Could you restate the data word for word and drop the pictures?

*** Available data Section Begins ***

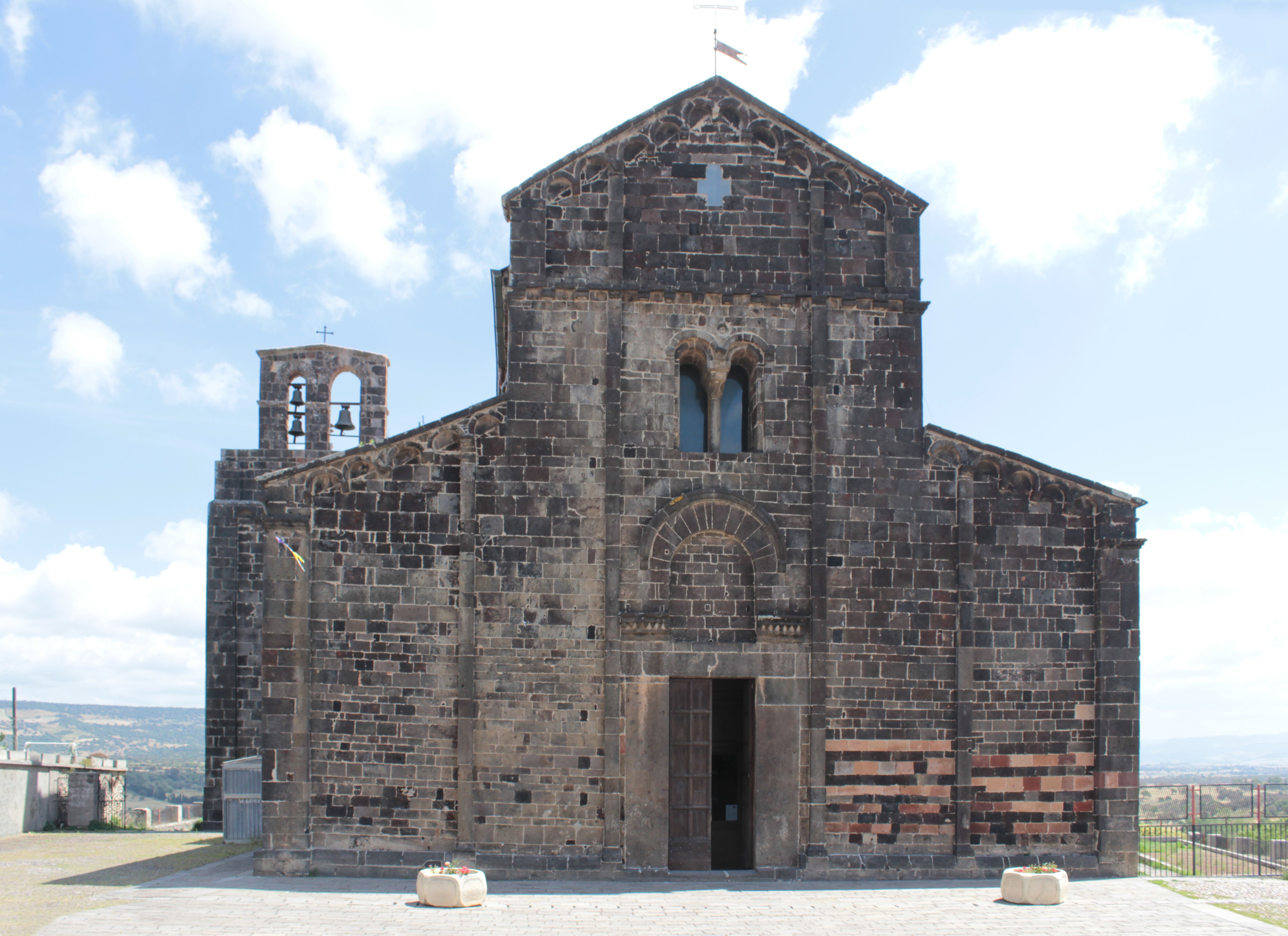 Eglise Santa Maria del Regno a Ardara en Sardaigne
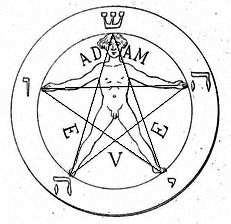 Pentagram
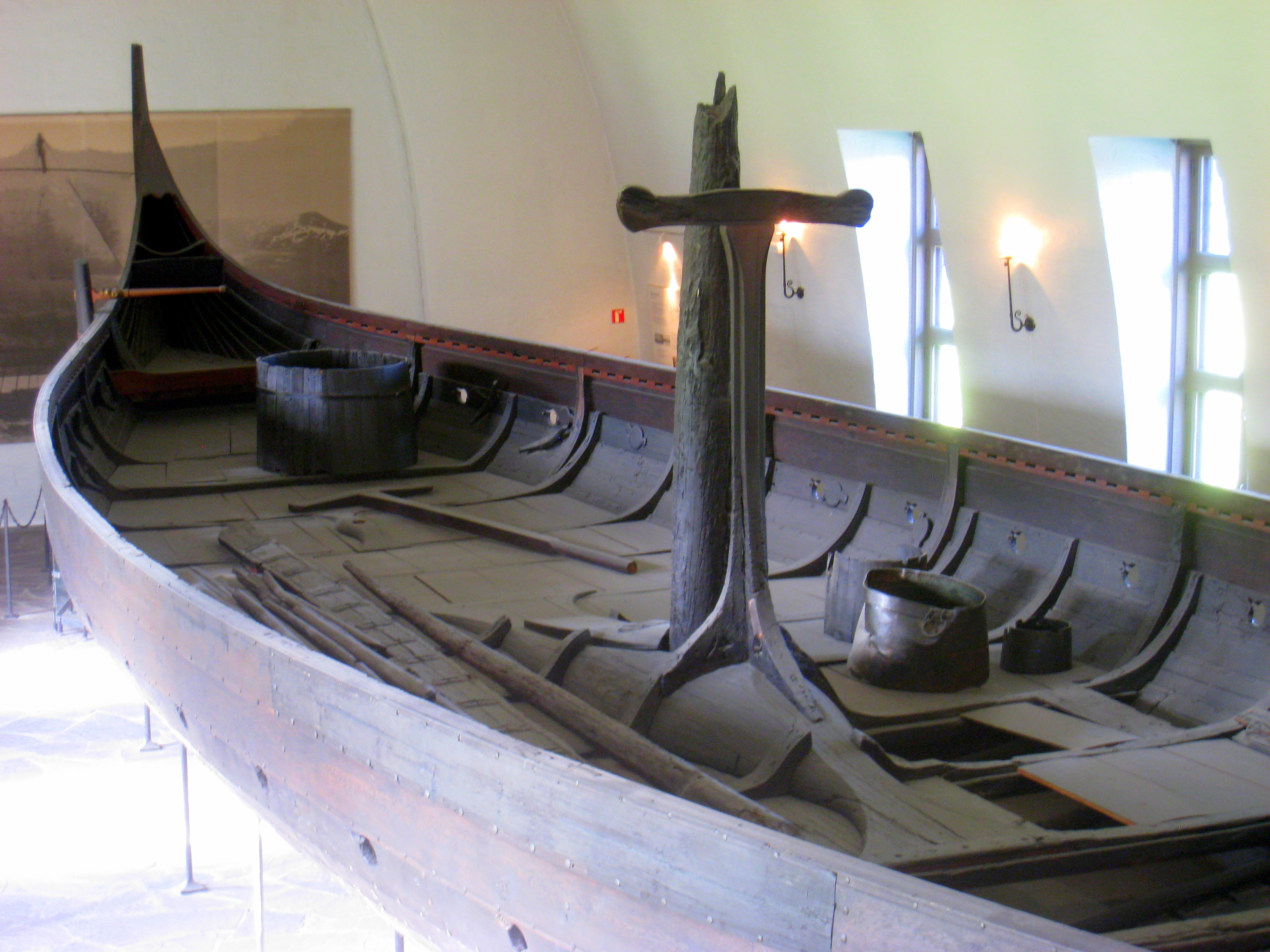 Gokstad ship, Kulturhistorisk museum (Viking Ship Museum), Oslo, Norway.
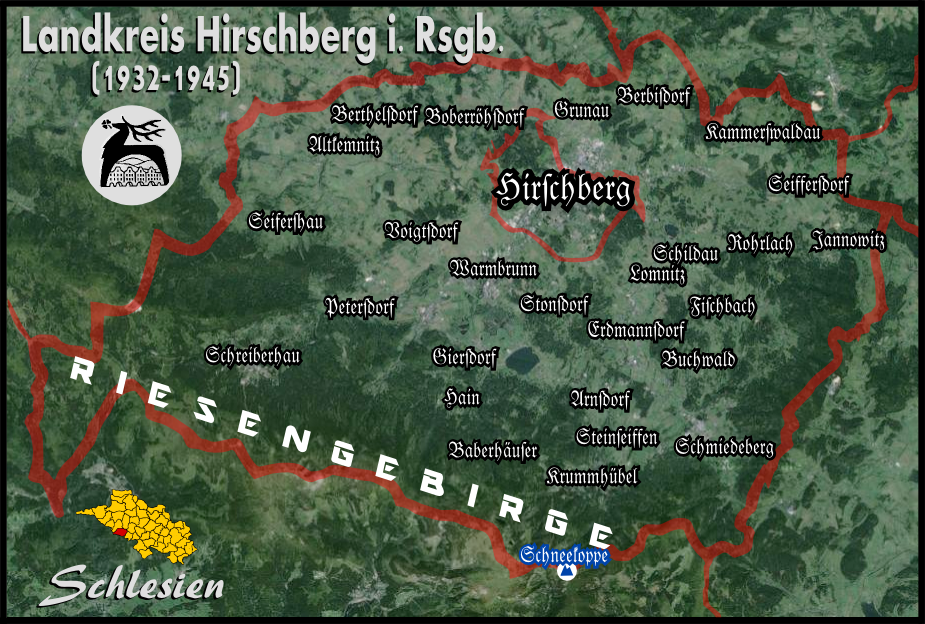 Karte des Landkreises Hirschberg im Riesengebirge. Schläsch: Koarte des Landkreeses Herschbrich.
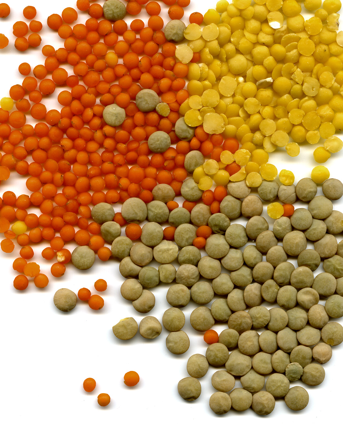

*** Available data Section Ends ***

Your response |
 Eglise Santa Maria del Regno a Ardara en Sardaigne
 Pentagram
 Gokstad ship, Kulturhistorisk museum (Viking Ship Museum), Oslo, Norway.
 Karte des Landkreises Hirschberg im Riesengebirge. Schläsch: Koarte des Landkreeses Herschbrich.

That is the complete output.